Home » What is Worse Than That? The Lower Bar of Customer Service

What is Worse Than That? The Lower Bar of Customer Service

This morning my bladder woke me up about twenty minutes before my alarm was supposed to go off. (TMI?) I am not a morning person so I was not pleased.

When something like this happens, you only have a few options. Tell your bladder you’ll get up when the alarm goes off and hope you don’t wet the bed. Get up and go, then try to get another fifteen minutes of sleep before the alarm sounds. Get up and start the day twenty minutes earlier than planned. (Or in my case, try to go back to sleep and instead write a blog post in your head.)

Can you think of anything worse for a non-morning person than having their bladder (or their dog or someone honking the horn) wake them up twenty minutes before they planned to get up?

How about going through the checkout with a cart full of groceries, have everything bagged and back in your cart, and then be told the cash register is frozen and you’ll have to go to the next register, and scan it all over again because they haven’t updated their hardware or software since Y2K, and then when you get to the other register the scanner isn’t working there either so you have to cart everything one more time and try a third register?

How about going to the big department store where you have been buying the same turtleneck for the past twenty-three years, getting to the department and finding the place trashed, having to sift through tons of shirts tossed everywhere until you finally find one in your size, going up to the checkout to find there are only two cashiers in a store of 150,000 square feet, and after waiting twenty minutes in line you learn that the shirts are an extra 30% off today only (if you can find another one in that mess in your size by yourself and are willing to wait another 30 minutes to checkout)?

How about reading an ad in Sunday’s paper, seeing an item you have been wanting for a while, and it is now on sale at a price you can afford, heading to the store that afternoon only to find your store never had any in stock in the first place?

How about walking into a store about 20 minutes before closing time and being told by the greeter (and I use that term loosely), “We’re closing soon so if you have a big purchase that is going to be a hassle you need to do it right away,”?

How about holding an item in your hand that is the right size, wanting a second one, and being told by a sales clerk too lazy to look something up, “They don’t make it in that size,”?

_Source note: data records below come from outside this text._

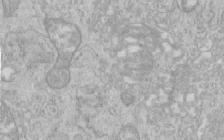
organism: Human
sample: Centriole in RPE cells
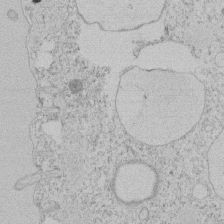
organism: Tetrahymena
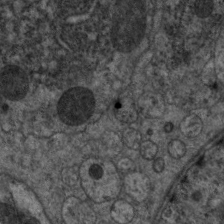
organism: C. elegans
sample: Pharynx
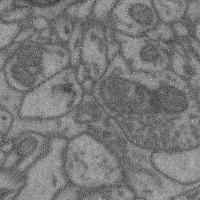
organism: Mouse
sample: Cerebral cortex
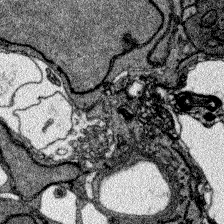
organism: Zebrafish
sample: Larval olfactory bulb
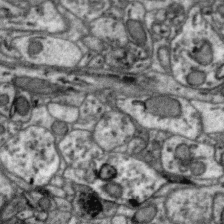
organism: Zebra finch
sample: Brain
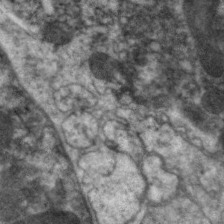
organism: C. elegans
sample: Pharynx
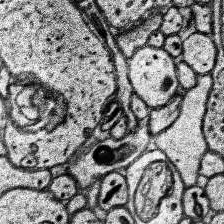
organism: Human
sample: Temporal Lobe
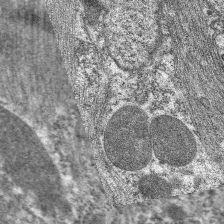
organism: C. elegans
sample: Pharynx
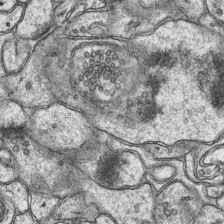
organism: Mouse
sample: CA1 Hippocampus
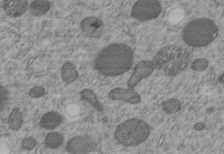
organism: C. elegans
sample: C. elegans embryo early stage
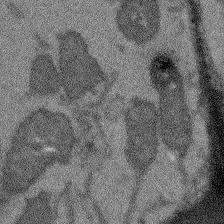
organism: Arabidopsis thaliana
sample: Root tip
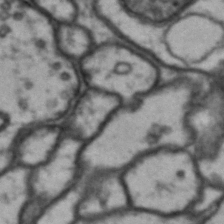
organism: Drosophila
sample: Brain
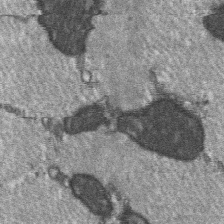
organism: C57BL Mouse
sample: Soleus
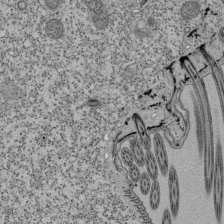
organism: Tetrahymena
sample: Cilia in tetrahymena
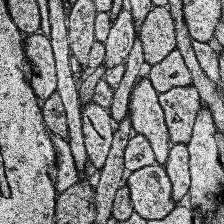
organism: Human
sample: Temporal Lobe
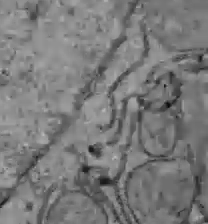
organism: C57BL Mouse
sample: Liver
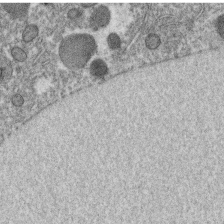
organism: C. elegans
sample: C. elegans oocyte; sperm cells
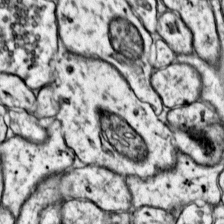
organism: Mouse
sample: Primary visual cortex
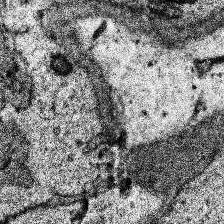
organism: Human
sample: Temporal Lobe
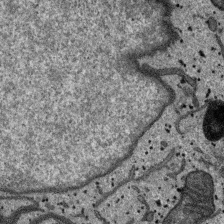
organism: Human
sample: Lung epithelial cells, uninfected (mock) control
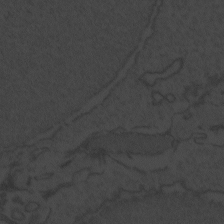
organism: Zebrafish
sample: Macrophage infected with Toxoplasma gondii
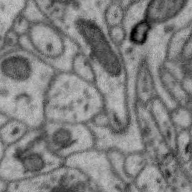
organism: Zebra finch
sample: Brain
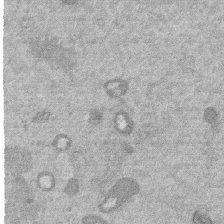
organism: Mouse
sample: Dividing mouse embryo 1 cell stage
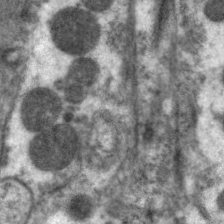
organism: C. elegans
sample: Pharynx
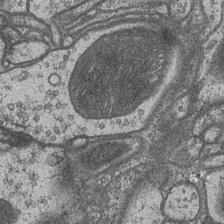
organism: Drosophila
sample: Optic medulla
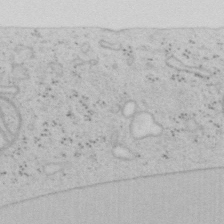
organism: Human
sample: HeLa cells
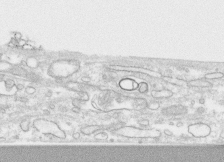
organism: Human
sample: CRL-1474

How about trying on a shirt, asking for a new size, and when the clerk comes back with the new size, asking if they have any more styles in that size and being told, “I don’t know,” before the clerk walks away never to return?

How about ordering a food item at a fast food restaurant and being told that it is cheaper to get a bunch of other items you don’t want with that item, so that you end up wasting food just to save money?

These are just a handful of situations that cropped up for me in the past few days. I asked the audience at the MAEDA presentation if any of them gave poor customer service, just treated their customers like crap. Not one person raised their hands. Then I asked them if anyone had received poor customer service in the past two weeks. Most every hand went up.

I tell you this to point out what is happening in terms of customer service and how that will affect you and your business.

The good news is that poor customer service is so rampant that it lowers the bar of expectation and makes the service you are striving to give look amazingly good.

The bad news is that as the bar of expectation gets lowered, so does the tolerance of the general public for getting worse and worse service. If you get complacent in the service you offer, you let the other guys win. You let them set the bar. Your slightly better service will seem outdated and expensive.

If you ramp up your service to such an amazingly high level that you surprise and delight customers at every turn, then you reset the bar in your favor and expose your competitors for the non-caring companies that they are.

The minimum would be to …

  • Make sure you have ample supply of anything you advertise on sale.
  • Make sure you have proper signage on the displays of items on sale explaining the deal.
  • Make sure you keep your merchandise neat and tidy and sorted and easy to find.
  • Make sure your hardware and software is up to date and functioning properly everywhere.
  • Make sure you have enough staff to make the shopping experience fun and easy.
  • Make sure your staff are trained to never say, “No.”

If you do the minimum, you’ll get the minimum. The maximum, however, has exponential returns.

-Phil Wrzesinski
www.PhilsForum.com

PS Yes, all of those experiences happened in major chain stores, but not all big box discounters. A couple happened in a store that has had a few rounds of closures. A couple happened in stores that should know better. I would like to say that I had some surprise and delight moments, too. Unfortunately, the only surprise was that they didn’t suck as much as I expected. Not exactly reassuring.

PPS Yeah, that’s how my brain works at 5:41am.